Le Flambeau : Qu’est-ce qu’un cathéter d’hémodialyse ?
Moussa Guindo : Lorsqu’il n’existe pas de fistule artério-veineuse utilisable pour réaliser l’hémodialyse, il est possible de poser, sous anesthésie locale, un cathéter (sorte de tuyau en matière plastique souple) dans une grosse veine. Il peut être utilisé immédiatement pour réaliser la dialyse et rester en place de quelques heures à plusieurs semaines selon le type. Il est placé en général dans un gros vaisseau du cou ou de la cuisse.
Le Flambeau : Comment ponctionner la fistule artério-veineuse ?

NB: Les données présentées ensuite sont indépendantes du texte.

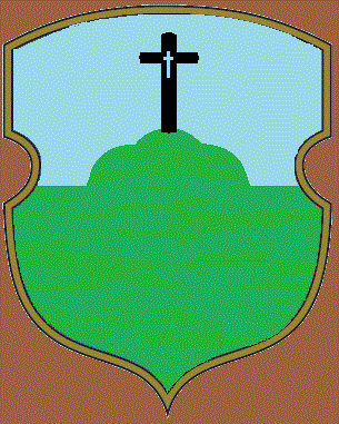 Войтовский герб
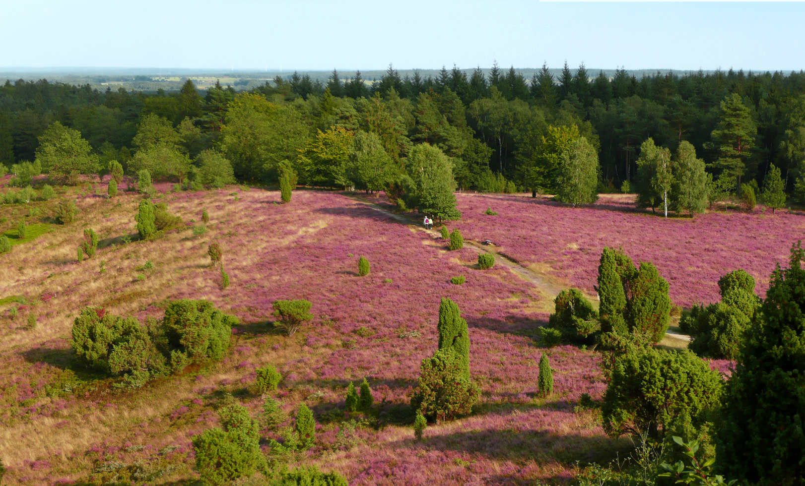 Heidelandschaft am Rande des Totengrunds

Moussa Guindo : Deux piqûres sont nécessaires sur la fistule, avec des aiguilles de gros calibre pour faciliter le débit du sang : une aiguille dit artérielle sert à aspirer le sang à épurer ; une aiguille dit veineuse sert à injecter le sang épuré. Il est possible d’utiliser une pommade anesthésiante locale si la ponction de la fistule est douloureuse. Ces deux aiguilles sont reliées au circuit extracorporel de dialyse, lui-même branché au générateur de dialyse.
Le Flambeau : Combien de temps dure une séance d’hémodialyse ?

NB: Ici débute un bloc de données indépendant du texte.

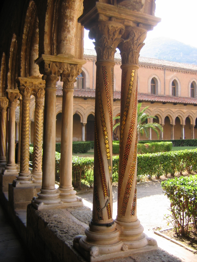 Monreale Cloister, Sicilia, Italia

Moussa Guindo : La durée de la séance est une prescription médicale. Les séances durent en général 4 à 5 heures et se renouvellent en général 2 fois par semaine au niveau du chu du Point-G. La durée et la fréquence des séances sont adaptées à chaque personne en fonction du poids, de la diurèse résiduelle éventuelle et de la prise de poids entre deux séances.
Le Flambeau : Qu’est-ce qu’un abord péritonéal ?
Moussa Guindo : Pour utiliser le péritoine comme filtre, il faut créer un abord péritonéal. Il est nécessaire pour cela d’introduire chirurgicalement, dans la cavité péritonéale, sous anesthésie locale ou générale, un petit tuyau en plastique très souple appelé “cathéter”. Le cathéter sort en partie à l’extérieur du ventre. Il ne risque pas de se déplacer ni de tomber lorsque l’on bouge, car il est fixé à l’intérieur de l’abdomen. Il ne fait pas mal et ne gêne pas les mouvements. A son extrémité, on adapte une tubulure permettant de faire la dialyse.
Le Flambeau : Comment effectue-t-on la dialyse péritonéale ?
Moussa Guindo : Une fois en place, ce cathéter sert à introduire dans le ventre un liquide de dialyse, appelé “dialysat” contenu dans des poches plastiques stériles que l’on adapte à la tubulure. La cavité péritonéale peut contenir jusqu’à 3 litres de dialysat. Les échanges entre le dialysat et le sang permettent d’éliminer les déchets et, l’eau en excès. En quelques heures, ce dialysat est saturé. C’est pourquoi il faut renouveler régulièrement le liquide contenu dans la cavité péritonéale.